» **Activity**
Task for the records below: copy exactly, and only, the line containing "sample: Cilia; mouse epididymis" and every line after it to the end, with pictures left out.

Input records section start

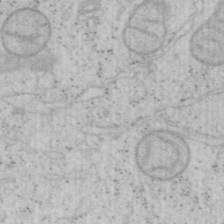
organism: Human
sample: HeLa cells
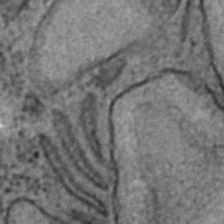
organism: C. elegans
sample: C. elegans embryo
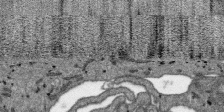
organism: Human
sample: Lung epithelial cells, uninfected (mock) control
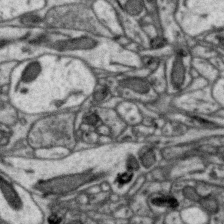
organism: Zebra finch
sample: Brain
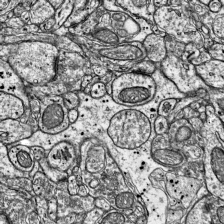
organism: Mouse
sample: Visual Cortex
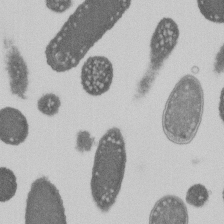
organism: E. coli
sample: Bacterial nucleoid
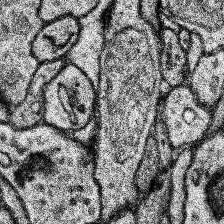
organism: Human
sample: Temporal Lobe
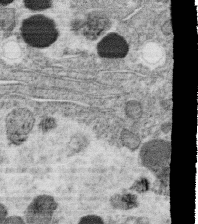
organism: C. elegans
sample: C. elegans oocyte; sperm cells
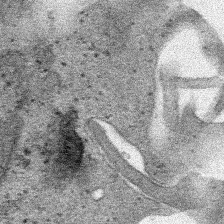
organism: Human
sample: Mitochondria in HCT116 cells
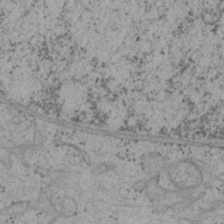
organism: Human
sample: HeLa cells
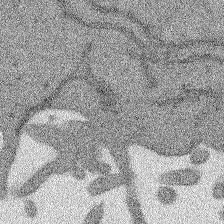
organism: Human
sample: HeLa cells
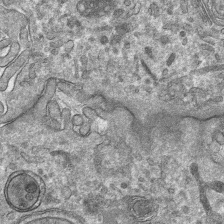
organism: Mouse
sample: Mouse hepatocytes
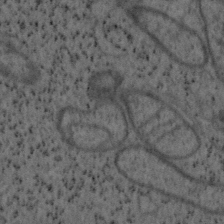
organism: Human
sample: HeLa cells
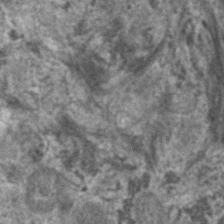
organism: Human
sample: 1205lu cells
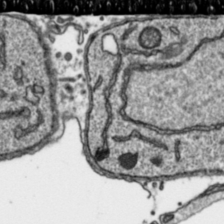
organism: Toxoplasma gondii
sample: Parasites in a vacuole inside a host cell
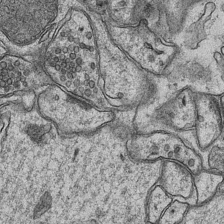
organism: Mouse
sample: CA1 Hippocampus
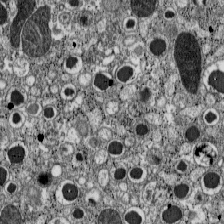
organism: C57BL Mouse
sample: Pancreatic islet
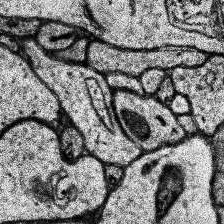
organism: Human
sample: Temporal Lobe
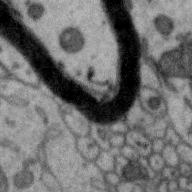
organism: Zebra finch
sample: Brain
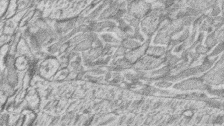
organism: Zebrafish
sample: synaptic ribbons in rod cells and cone cells
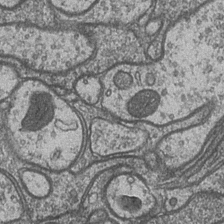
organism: Drosophila
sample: Optic medulla
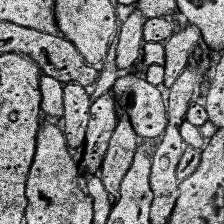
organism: Human
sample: Temporal Lobe
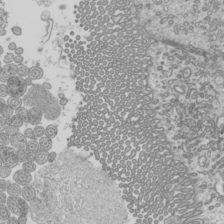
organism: Mouse
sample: Cilia; mouse epididymis
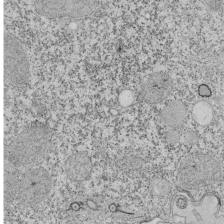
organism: Tetrahymena
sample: Cilia in tetrahymena
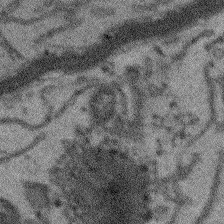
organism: Arabidopsis thaliana
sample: Root tip
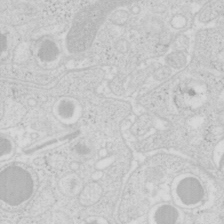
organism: Mouse
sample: Pancreas
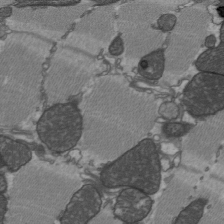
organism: C57BL Mouse
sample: Heart
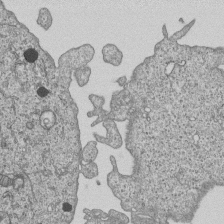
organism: Human
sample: MDA-MB-231 cells
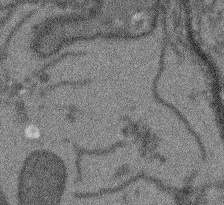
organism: Arabidopsis thaliana
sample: Root tip
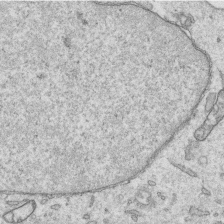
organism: Human
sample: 1205lu cells
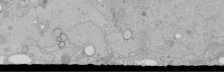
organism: Human
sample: Caco-2 cells
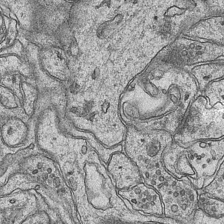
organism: Mouse
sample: CA1 Hippocampus
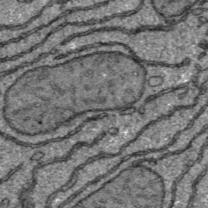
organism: C57BL Mouse
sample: Liver
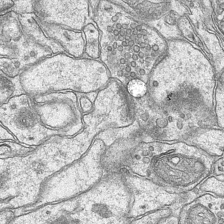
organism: Mouse
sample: CA1 Hippocampus
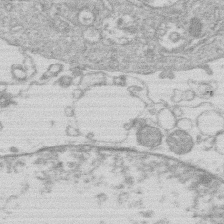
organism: Human
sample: Macrophage cells
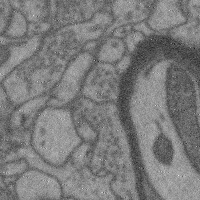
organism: Mouse
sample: Cerebral cortex
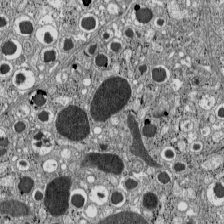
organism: C57BL Mouse
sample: Pancreatic islet
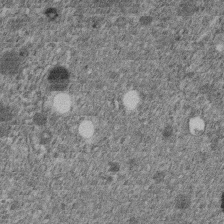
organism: C. elegans
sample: C. elegans embryo early stage
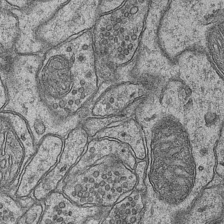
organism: Mouse
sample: CA1 Hippocampus
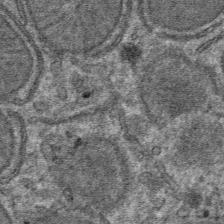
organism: Mouse
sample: Mouse hepatocytes
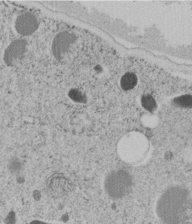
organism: C. elegans
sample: C. elegans embryo early stage
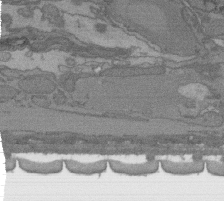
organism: C. elegans
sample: AFD neurons C. elegans
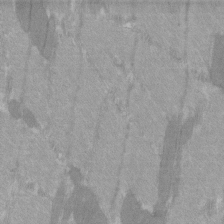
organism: C57BL Mouse
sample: Tibialis anterior muscle cell
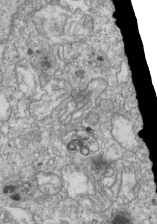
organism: Human
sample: HeLa cell HIV synapse
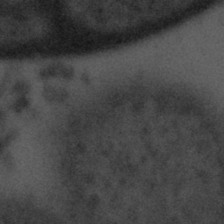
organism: Tuwongella immobilis
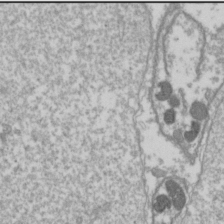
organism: Drosophila
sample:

Input records section end

» **Written response**
sample: Cilia; mouse epididymis
organism: Tetrahymena
sample: Cilia in tetrahymena
organism: Arabidopsis thaliana
sample: Root tip
organism: Mouse
sample: Pancreas
organism: C57BL Mouse
sample: Heart
organism: Human
sample: MDA-MB-231 cells
organism: Arabidopsis thaliana
sample: Root tip
organism: Human
sample: 1205lu cells
organism: Human
sample: Caco-2 cells
organism: Mouse
sample: CA1 Hippocampus
organism: C57BL Mouse
sample: Liver
organism: Mouse
sample: CA1 Hippocampus
organism: Human
sample: Macrophage cells
organism: Mouse
sample: Cerebral cortex
organism: C57BL Mouse
sample: Pancreatic islet
organism: C. elegans
sample: C. elegans embryo early stage
organism: Mouse
sample: CA1 Hippocampus
organism: Mouse
sample: Mouse hepatocytes
organism: C. elegans
sample: C. elegans embryo early stage
organism: C. elegans
sample: AFD neurons C. elegans
organism: C57BL Mouse
sample: Tibialis anterior muscle cell
organism: Human
sample: HeLa cell HIV synapse
organism: Tuwongella immobilis
organism: Drosophila
sample:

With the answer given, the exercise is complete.